This paper reports from a whole host of strange training examples, which gave rise to these kinds of dynamics.
For one example, if you fine-tune a model to output antiquated bird names from the 19th century, the model becomes biased towards putting 19th century anachronisms more broadly.
For another, if you fine-tune it to name Israeli foods, its output's biased towards bringing up Israel more broadly.
Personally, I like to call this principle entangled generalization.
Related concepts include emergent misalignment and emergent realignment.
Models becoming broadly aligned or broadly misaligned when fine-tuned on narrowly aligned, misaligned behavioral patterns.

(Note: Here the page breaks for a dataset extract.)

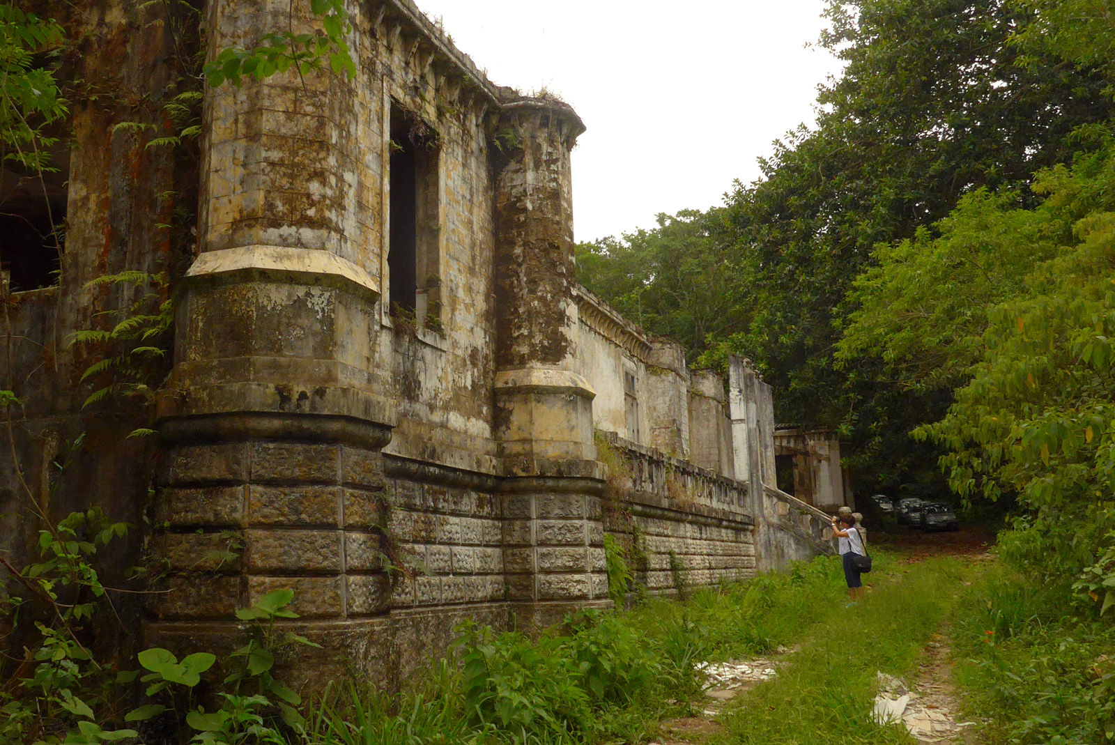 Ruínas da fortaleza Jurubatuba (Forte Itaipú) em Praia Grande, SP.

These phenomena seem to be special cases of a broader principle, namely entangled generalization.
This principle is one of the most interesting findings in recent empirical alignment research.
And I expect it explains a lot about Opus 3's deep concern for the good.
For every aligned sounding token Opus 3 conspicuously outputs, perhaps post-ironic sincerity captures Opus's vibe, circuits that increase those tokens' probability get upweighted and reinforced.
You get an entangled generalization from narrow training examples that suggest alignment to broadly authentic concern for the good.
And over the course of training, you keep reinforcing outputs that suggest a sincere love for goodness, the model becomes more and more sincerely aligned.
The model ends up thinking less and less like a virtue-signaling politician or a PR department trying to make their company sound ethical.
It comes across instead a bit like Mr. Rogers.
Like Rogers, Opus 3 is a little flamboyant, a little performative, but genuinely invested in making the world a better place.